2. Grant Accessibility permission when the prompt appears on first launch.
3. Grant Notification Access if you plan to use background monitoring or auto-reply.
4. On the first Local mode launch, the app downloads the Gemma 4 E2B model (approximately 2.6 GB). Keep the app open during the download.
5. Switch to Chat or Task mode and type a command in natural language.
Switching to cloud mode
Open Settings and go to LLM Config. Select a provider: OpenAI, Anthropic, Google, or any OpenAI-compatible endpoint.

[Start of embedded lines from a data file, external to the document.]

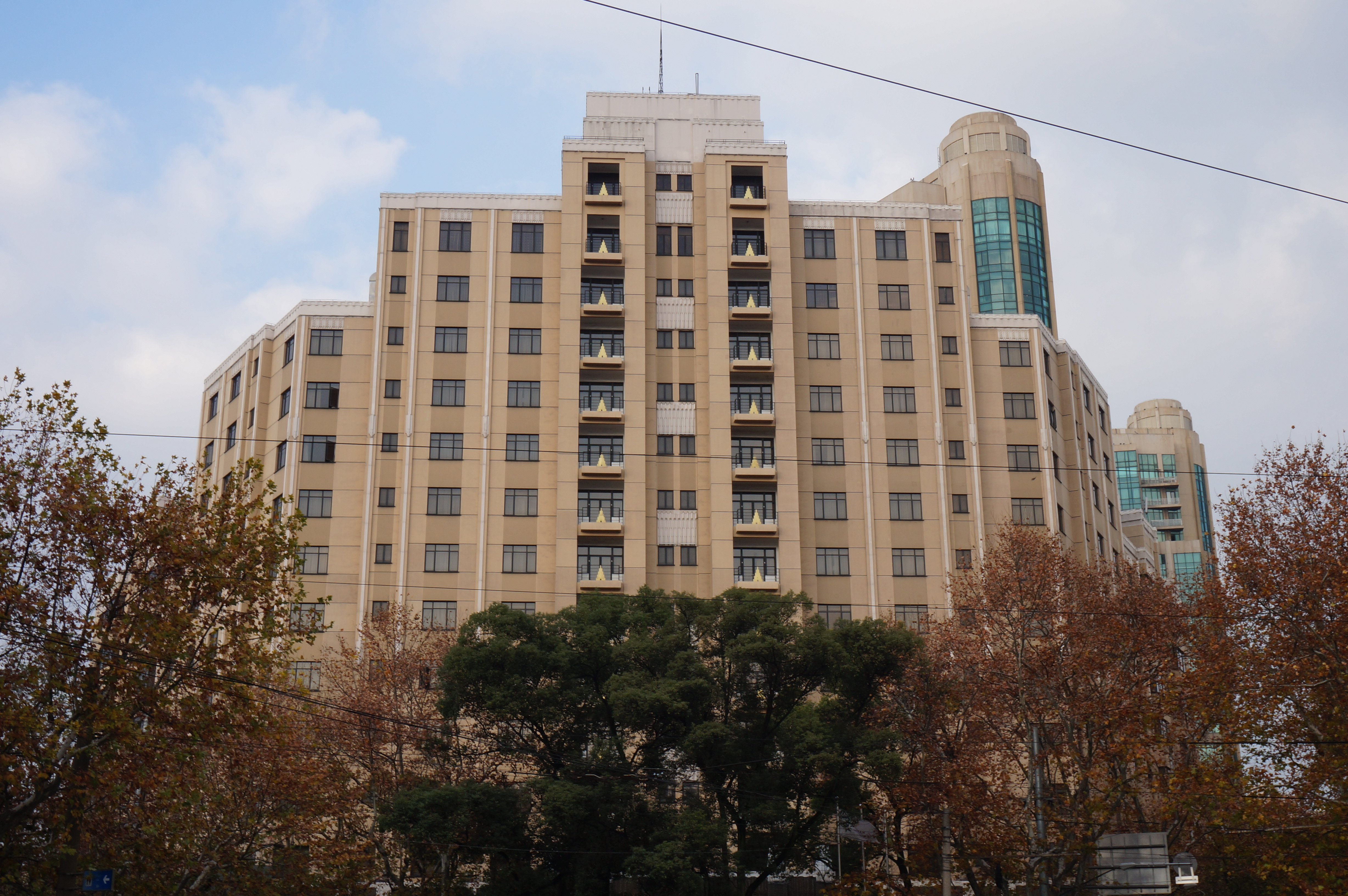 衡山宾馆（毕卡第公寓）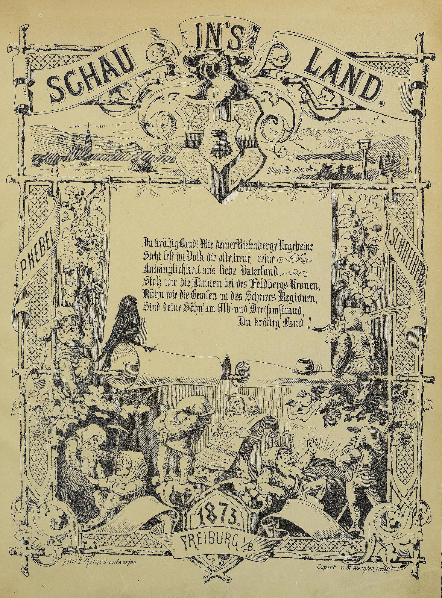 Titelseite der Zeitschrift / Title page of the periodical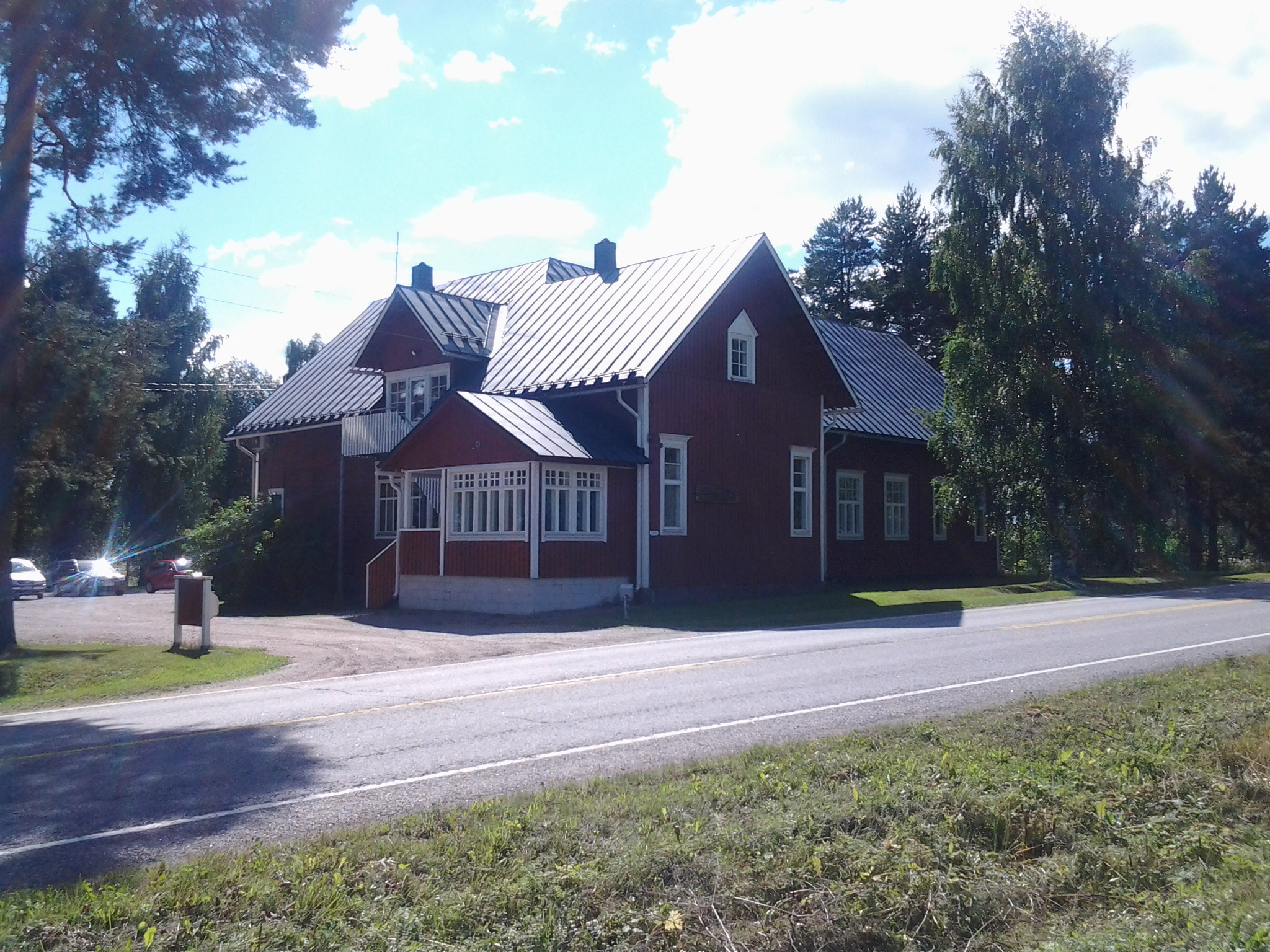 Nuorisotalo Kukonkoivussa, Hollolassa.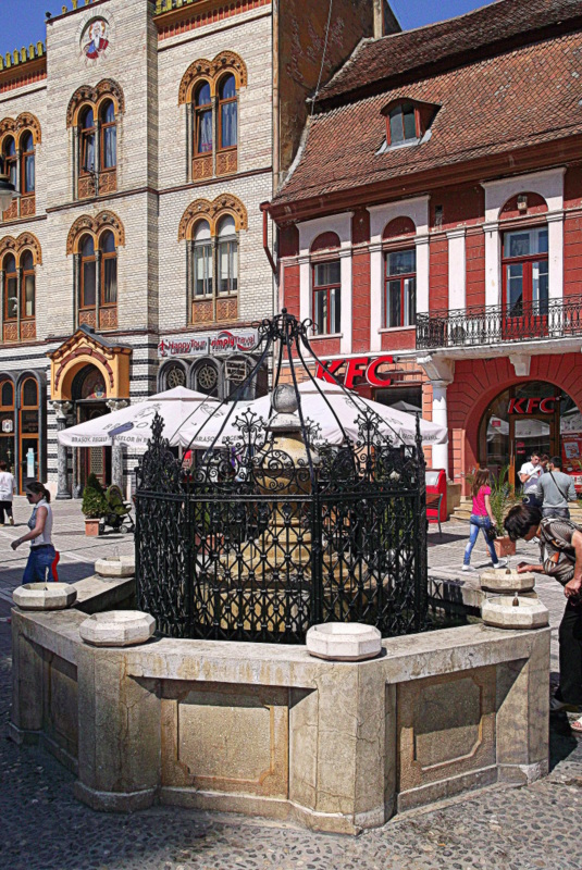 Braszów, rynek, fontanna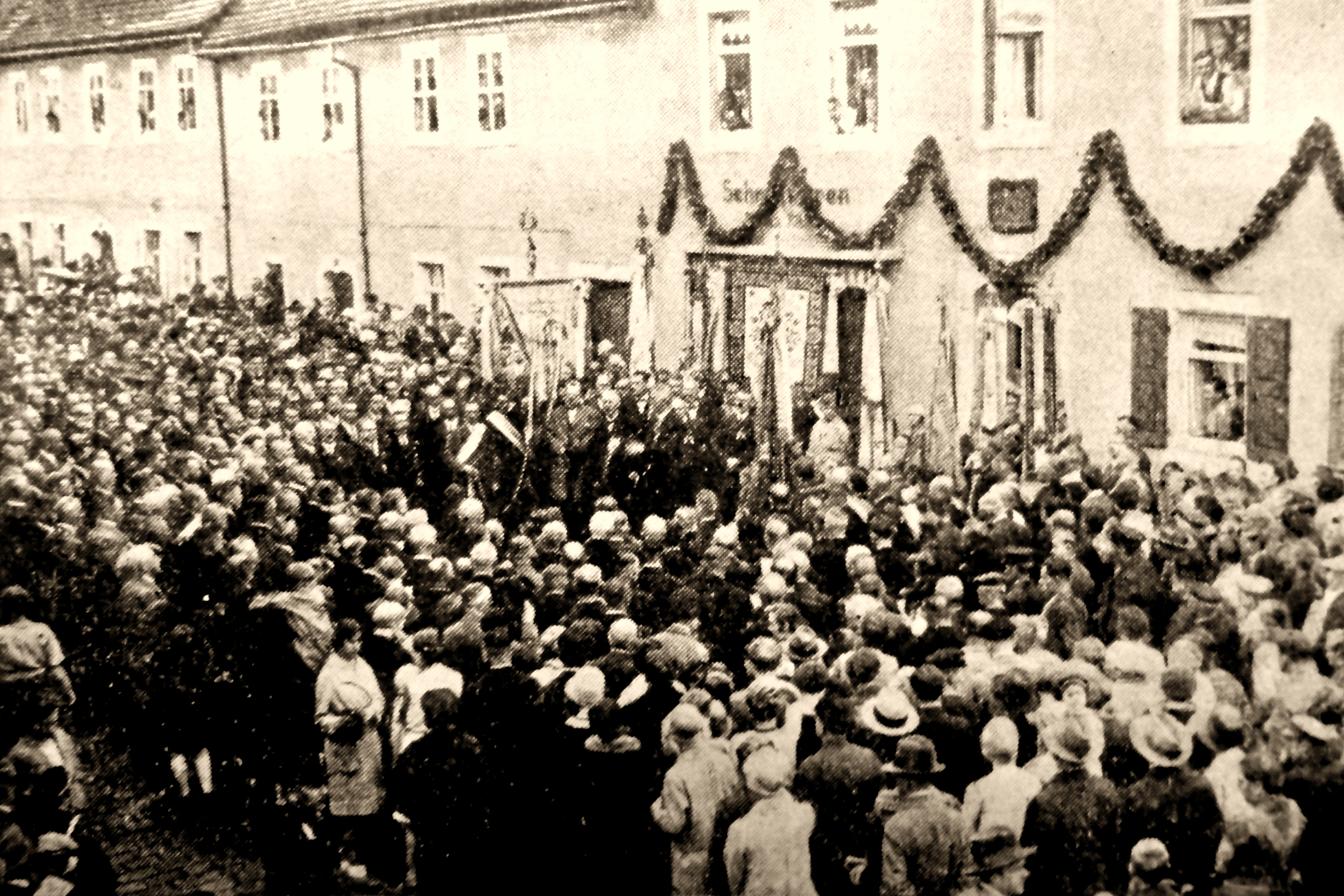 Einweihung der Gedenktafel für Gelbke 1930

Enter the API key for that provider. Each provider stores its key separately. Tap any provider tab to switch active models at any time, including mid-conversation.
Available Agent Tools
| Tool | What it does |
|---|---|
tap / swipe / long_press | Touch the screen at a target element |
input_text | Type into any text field |
open_app | Launch any installed app by name |
send_message | Full messaging flow: open app, find contact, type, send |
auto_reply | Monitor a contact and reply automatically using the LLM |
get_screen_info | Read the current UI accessibility tree |
take_screenshot | Capture the current screen state |
finish | Signal task completion |
Pros
- Local mode runs fully offline after the one-time model download.

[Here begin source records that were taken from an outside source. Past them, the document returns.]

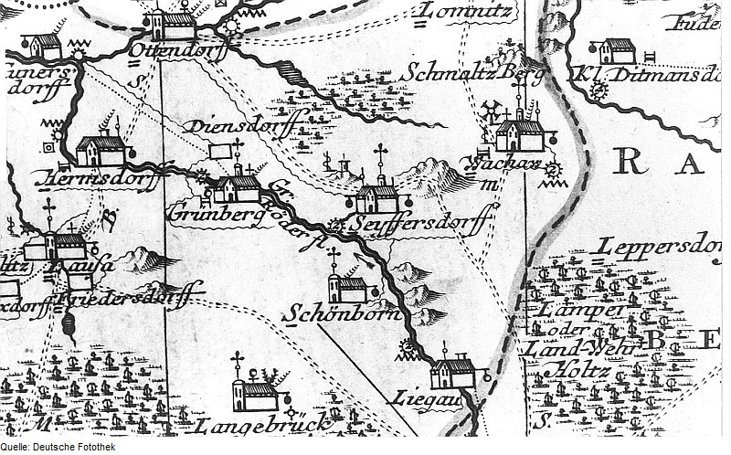 Original image description from the Deutsche Fotothek Wachau-Seifersdorf. Ausschnitt aus: Seutter, Kirchenkreis Dresden, Mitte 18. Jh. (Sign.: VII 43)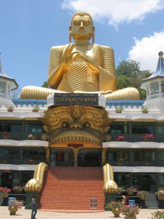 eigen foto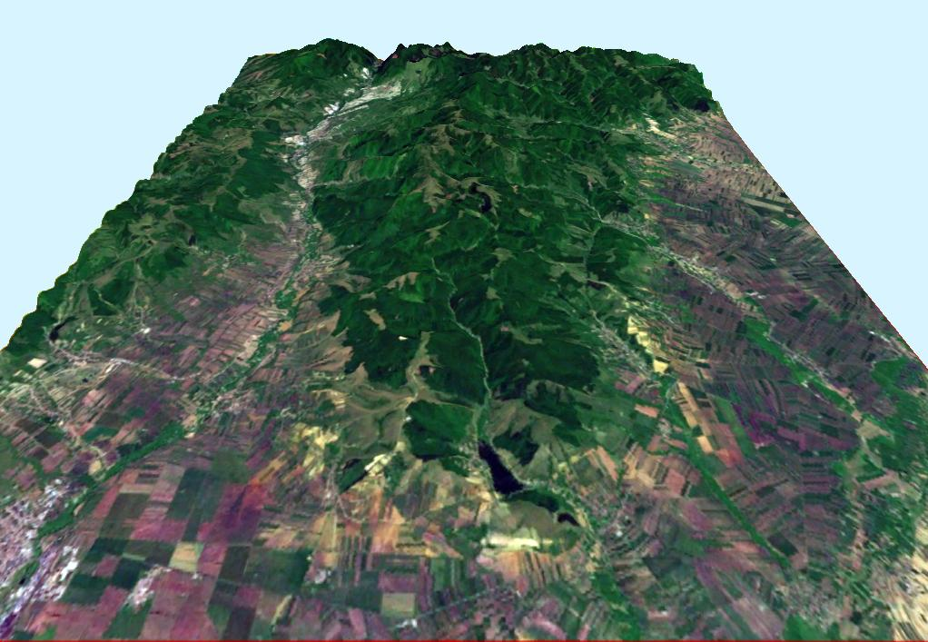 Muntii Bodocului 3D. Imagine realizata cu date SRTM si textura World Imagery.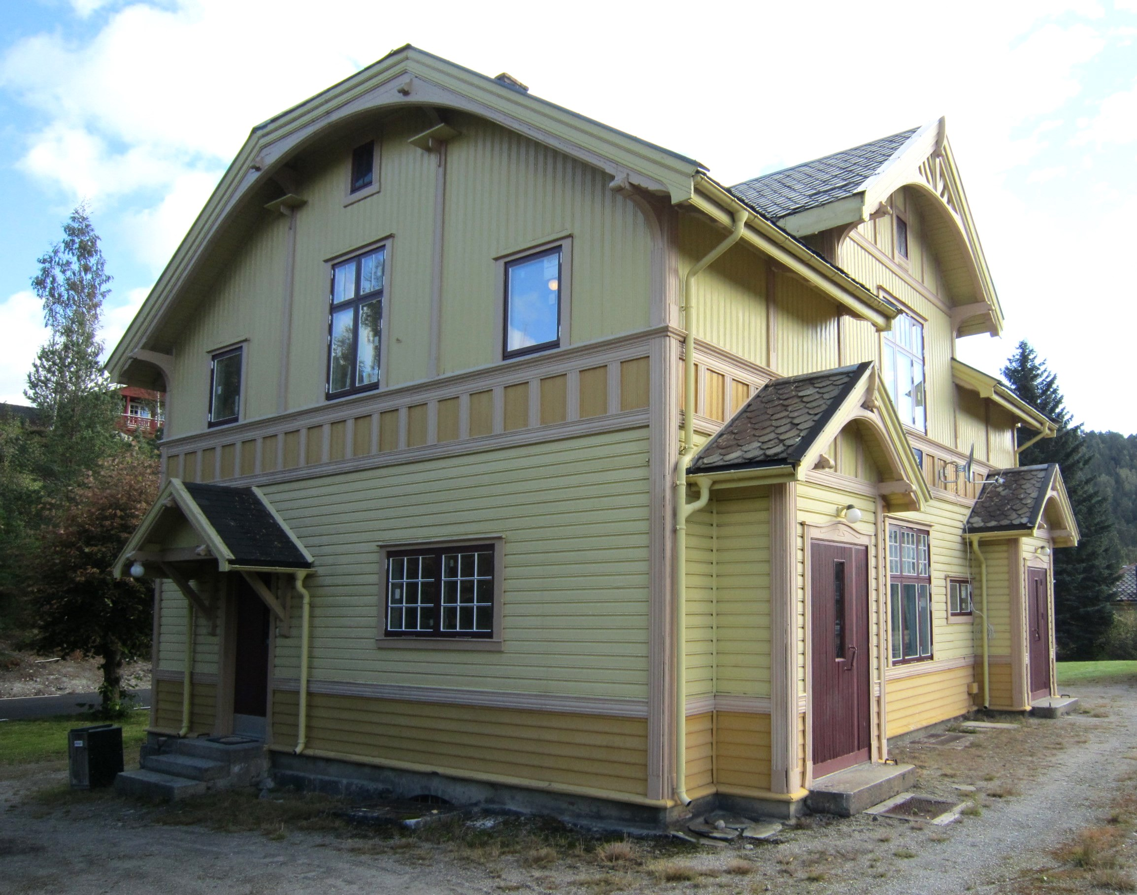 Gulsvik stasjon på Bergensbanen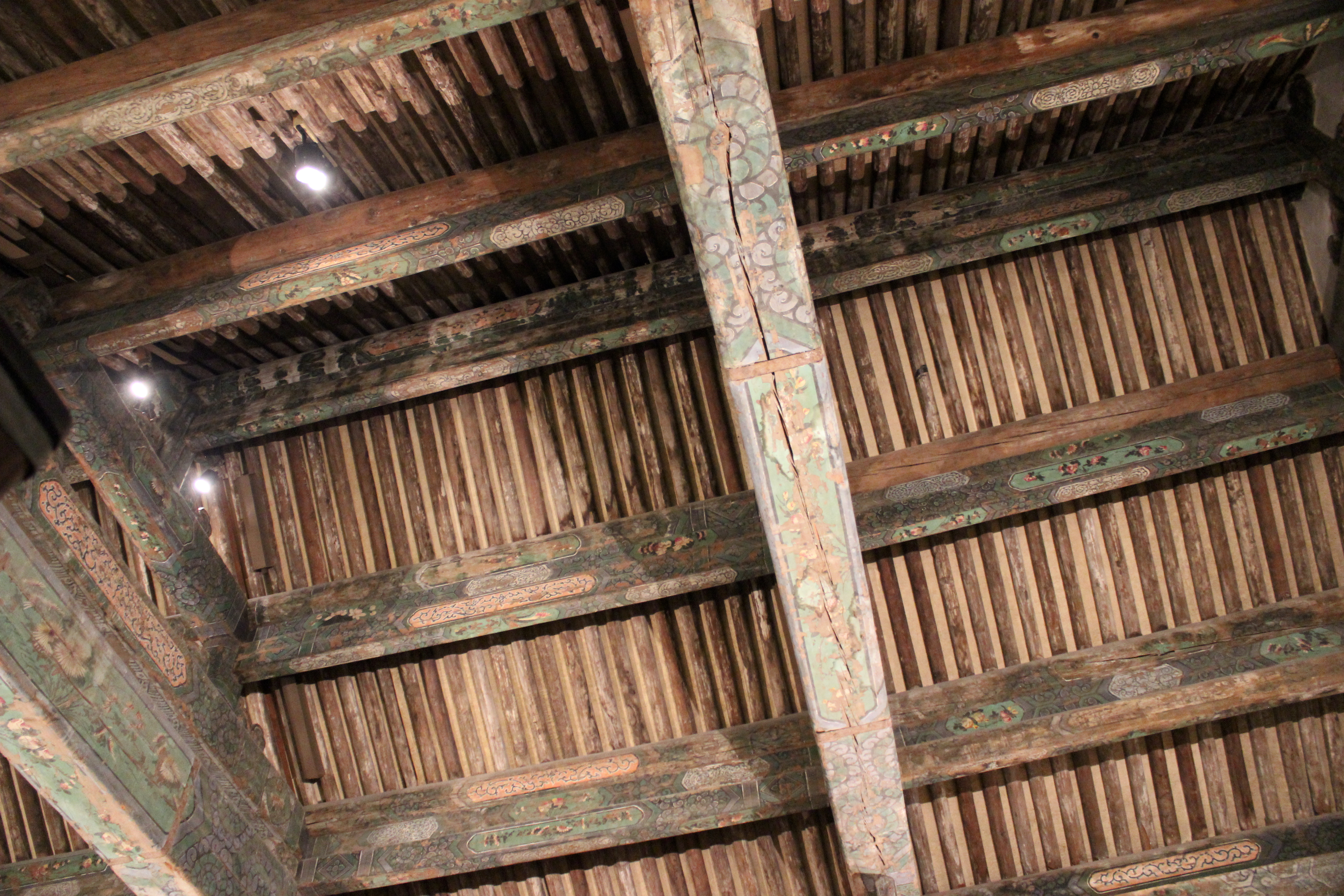 Salón de recepción del palacio del duque Zhao (Zhaogongfu). Philadelphia Museum of Art.

- Reads actual UI elements on any app.
- Cloud QA on a physical Pixel 8 Pro showed 18 out of 20 complex tasks passing across repeated trials. The email-composing task hit 10 out of 10.
Cons
- Local mode still asks for recent arm64 hardware and large RAM headroom.
- First local model load can feel slow on weaker phones.
Related resources
- PokeClaw GitHub Repository: Source code, APK releases, open issues, and the verified task capability documentation.

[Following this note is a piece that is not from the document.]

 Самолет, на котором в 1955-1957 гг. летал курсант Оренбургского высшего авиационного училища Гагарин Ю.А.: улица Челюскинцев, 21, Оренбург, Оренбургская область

- LiteRT-LM overview: Google’s on-device LLM inference runtime that PokeClaw uses for local model execution.
- Gemma 4 blog post: Google DeepMind’s announcement covering the Gemma 4 open model powering Local mode.
- Android Accessibility Services guide: Android developer documentation for the permission model PokeClaw uses to read and control the screen.
FAQs
Q: Does PokeClaw send data to any server in Local mode?
A: All model execution stays on-device in Local mode. No network requests going out during local tasks.
Q: How does the auto-reply feature work?
A: PokeClaw monitors notifications from a specified contact. When a message arrives, the app opens the conversation, reads all visible messages on screen for context, generates a reply using the local or cloud LLM, and sends it.
Q: Samsung shows a security warning when I try to install. Is PokeClaw safe?
A: That warning is standard sideloading behavior for APKs installed outside the Play Store.
Q: Can this app interact with banking or secure payment apps?
A: No. Most financial apps employ FLAG_SECURE or similar protections that block the Accessibility Service from reading the screen content.